Being there has been a lot of talk on here as of late about jigging spoons, thought i would share some that i made. All spoons, except the 1 on the far right were cut from a piece of chrome tailpipe extention. The 1 on the far right is made from a spinner blade.
Hope you like them.


----------



## All Eyes (Jul 28, 2004)

Wow! Great job! Thanks for the pic!


----------



## CountryKat (Apr 5, 2004)

Wow, those look great!! The ideas that I have had and things I have seen since this was made into it's own forum have been awesome. If only I had the time.


----------



## goolies (Jun 28, 2007)

Thanks for sharing. Really nice work! I think I'll stick with wood for now. Metal working wood require another set of tools.
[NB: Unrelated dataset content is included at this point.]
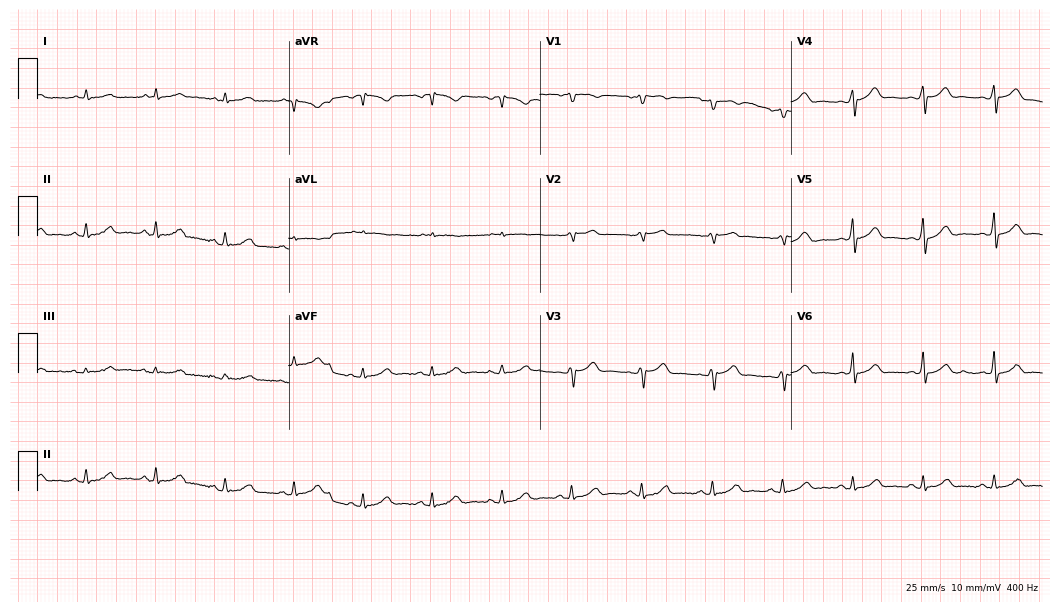
ECG — a 63-year-old male. Labelled as a normal ECG.

The little lady would shoot [email protected]


----------



## Buckeye Mike (Jan 4, 2007)

If you are interested on how these spoons are made, i used 
1. jig saw to cut the bodies, bodies are 1 1/2 by 5/8 ''
2. bench grinder to shape the body
3. drill to make the holes
4. chrome furnance tape, bought from Walmart, comes on a roll like duct tape.
5. soldering iron to add weight, used rosin core solder
6. Sharpie marker and acrylic paint
7. silver lure tape for the eyes, punched out with a paper bunch, and colored with the sharpie
8. Devcon 2 part epoxy to cover the spoon
Nothing hard about doing these, and a lot cheaper to make then paying 3 bucks a spoon at the tackle shop.


----------